Well, to be perfectly correct, the 96 kHz engine sample rate does generate some frequency information in the 23 kHz to 48 kHz band. If you look carefully at the G4 note in the Sample F spectrogram you can see some swirling patterns high above. I have no idea what they are, and I can’t hear them because I’m not a bat.

Overall, the audio is less bright/harsh when the engine runs at 44.1 kHz internally, but that mysterious line always appears at ~15 kHz.

Bonus:
Is it me or are the ultrasonic frequencies in Sample E a mirror image of the audible frequencies? Time for further investigation!
 

inactive

Passionate Fan
Jun 27, 2019
179
The image below is Sample E as viewed in Edison’s EQ editor. I’m using the EQ function not because I want to EQ the waveform, but because I can use it to change the frequency-plotting scale. However, it rotates the waveform ninety-degrees clockwise.

eq_view.jpg

What you are looking at:
The above spectrograms show a C-major scale rendered with Saki AI using a random Auto Pitch Tuning seed and Improvisation set to 0.50. The scale begins at the top and progresses diatonically to the bottom: C4 > D4 > E4 > F4 > G4 > A4 > B4 > C5

Audio frequencies increase from left to right, with the very left indicating 0 Hz and the very right indicating 48000 Hz. This upper limit is determined by the Nyquist frequency, which is exactly half of the 96 kHz sample rate. The brighter the frequency component, the louder its amplitude. Dark sections represent an absence of frequency information.

The frequency is plotted... linearly? I think...? Or at least it’s pretty close.

Observations:
The middle of the screen is roughly 22050 Hz, which is the Nyquist frequency of 44.1 kHz. Yes, this is a 96 kHz sample, but there does seem to be some sort of division at 22050 Hz. If you examine the overtone wiggles to the left of this division and then look to the right, you will find a ghostly mirror-image of the overtones hiding in the ultrasonic region. Is SynthV flipping the audio at 44.1 kHz Nyquist, even when exporting at 96 kHz?

I decided to investigate even further...
 

inactive

Passionate Fan
Jun 27, 2019
179
The image immediately below is new 96 kHz sample exported natively from SynthV with the internal engine set to 44.1 kHz. It is being viewed in Edison’s EQ editor.

crazy_eq_view.jpg

What you are looking at:
The above represents a single C6 note with some crazy pitch bends created by drawing directly into Synth V. It is rendered with Saki AI and no Auto Pitch Tuning. I used a higher pitch just to see what would happen if the overtones crossed 22050 Hz.

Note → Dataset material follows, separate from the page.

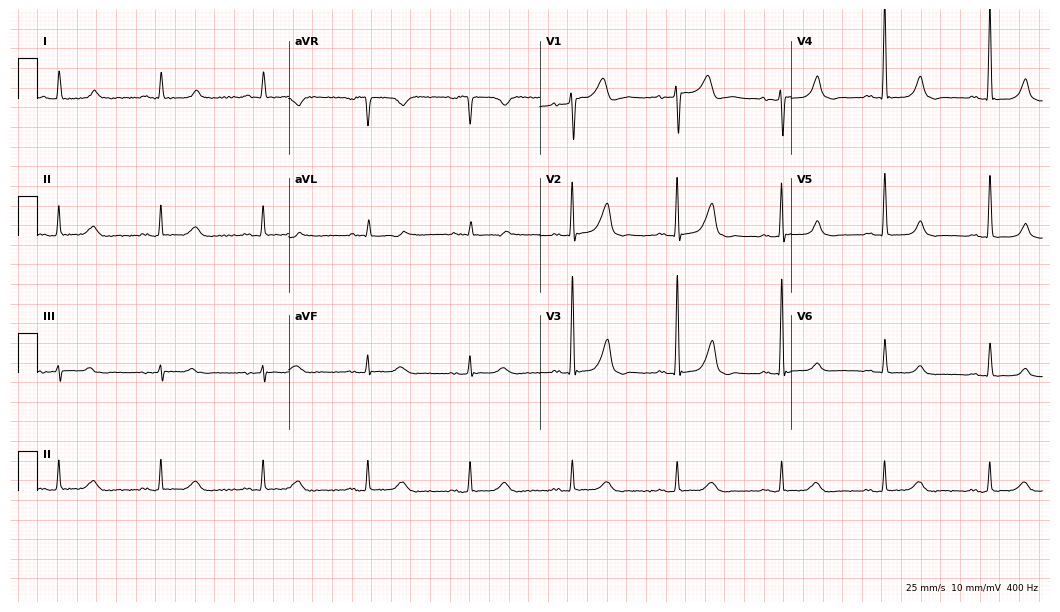
12-lead ECG from a male, 85 years old (10.2-second recording at 400 Hz). Recorded interpretation: within normal limits.

Audio frequencies increase from left to right, with the very left indicating 0 Hz and the very right indicating 48000 Hz. This upper limit is determined by the Nyquist frequency, which is exactly half of the 96 kHz sample rate. The brighter the frequency component, the louder its amplitude. Dark sections represent an absence of frequency information.

The frequency plotting is linear...? I'm pretty sure it's linear.

Observations:

The audible frequencies are clearly mirrored in the ultrasonic frequencies. I have no idea why. Although I must say that it looks kinda neat! Or a mess, depending upon your personal taste.
 

inactive

Passionate Fan
Jun 27, 2019
179
Exciting action-packed update!

I did a bit more messing around with SynthV Studio’s sample rates, this time setting the internal engine to 44.1 kHz, 48 kHz, and 96 kHz, and then rendering each at 44.1 kHz, 48 kHz, and 96 kHz.

Part 1 of 4
44.1 kHz export

All three spectrograms immediately below show a file rendered at 44.1 kHz. Frequencies are plotted linearly. The voicebank is Saki AI and the test project features an upward pitch-bend of an ungodly high note. This particular test was specifically designed to exaggerate any potential problems. The top of the X-axis represents 22050 Hz (Nyquist) and the bottom is effectively 0 Hz.

Engine at 44.1 kHz:
44 engine - 44 export.jpg

Engine at 48 kHz:
48 engine - 44 export.jpg

Engine at 96 kHz.
96 engine - 44 export.jpg

The best 44.1 kHz export quality occurs when the engine is also set to 44.1 kHz (top image).

The second-best 44.1 kHz export quality occurs when the engine is set to 96 kHz (middle image). However, the exported file exhibits noticeable foldback distortion (aliasing), which occurs when frequencies above Nyquist are reflected back into the audible range. Furthermore, near the bottom righthand corner there appears to be a single upper partial that folds so far back that when it hits 0 Hz, it begins to fold forward. Or at least I think that’s what’s happening—I could be wrong. Nevertheless, a 96 kHz engine-setting exported at 44.1 kHz is messy.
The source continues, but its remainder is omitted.